Search code examples
algorithmcrosswordlanguage-agnostic

Algorithm to generate a crossword


Given a list of words, how would you go about arranging them into a crossword grid?

It wouldn't have to be like a "proper" crossword puzzle which is symmetrical or anything like that: basically just output a starting position and direction for each word.


Solution

  • I came up with a solution which probably isn't the most efficient, but it works well enough. Basically:

    1. Sort all the words by length, descending.
    2. Take the first word and place it on the board.
    3. Take the next word.
    4. Search through all the words that are already on the board and see if there are any possible intersections (any common letters) with this word.
    5. If there is a possible location for this word, loop through all the words that are on the board and check to see if the new word interferes.
    6. If this word doesn't break the board, then place it there and go to step 3, otherwise, continue searching for a place (step 4).
    7. Continue this loop until all the words are either placed or unable to be placed.

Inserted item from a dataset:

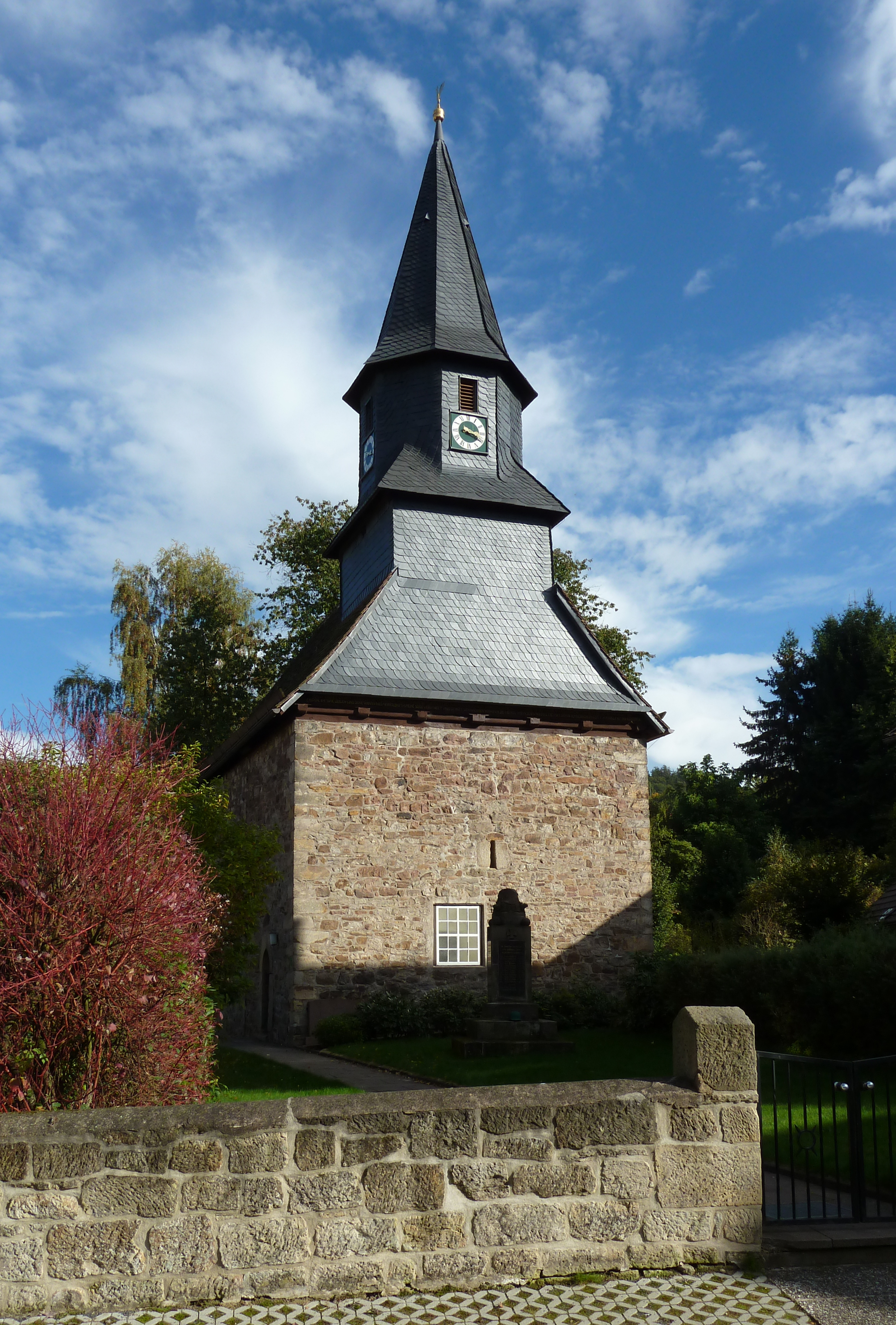 Ev.-luth. Kirche in Fürstenhagen, Stadt Uslar, Niedersachsen. Fast quadratischer Wehrturm des 13. Jahrhunderts (vorne) mit Fachwerkerweiterung nach Osten 1563, heutige Gestalt mit Turm nach dem Dreißgjährigen Krieg.
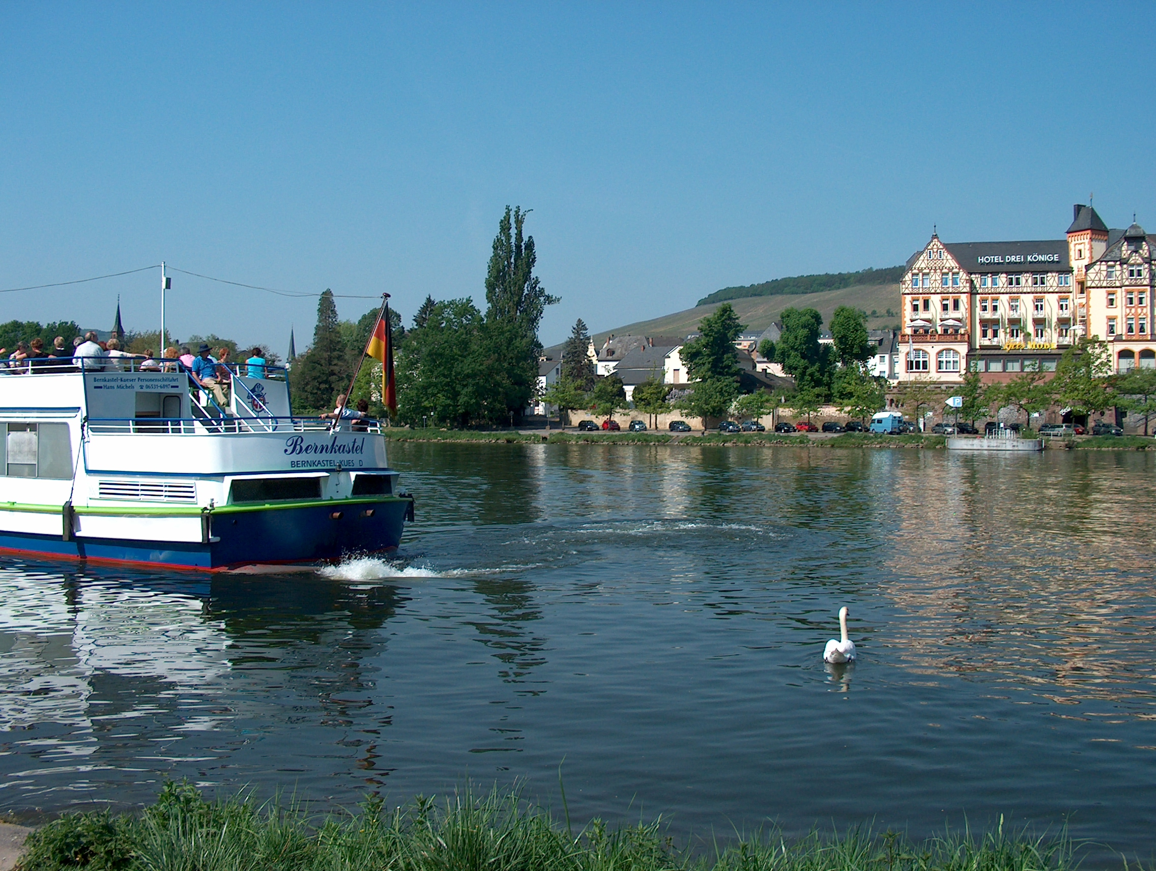 Die Mosel bei Bernkastel-Kues mit Kues im Hintergrund.

    This makes a working, yet often quite poor crossword. There were a number of alterations I made to the basic recipe above to come up with a better result.

    • At the end of generating a crossword, give it a score based on how many of the words were placed (the more the better), how large the board is (the smaller the better), and the ratio between height and width (the closer to 1 the better). Generate a number of crosswords and then compare their scores and choose the best one.
      • Instead of running an arbitrary number of iterations, I've decided to create as many crosswords as possible in an arbitrary amount of time. If you only have a small word list, then you'll get dozens of possible crosswords in 5 seconds. A larger crossword might only be chosen from 5-6 possibilities.
    • When placing a new word, instead of placing it immediately upon finding an acceptable location, give that word location a score based on how much it increases the size of the grid and how many intersections there are (ideally you'd want each word to be crossed by 2-3 other words). Keep track of all the positions and their scores and then choose the best one.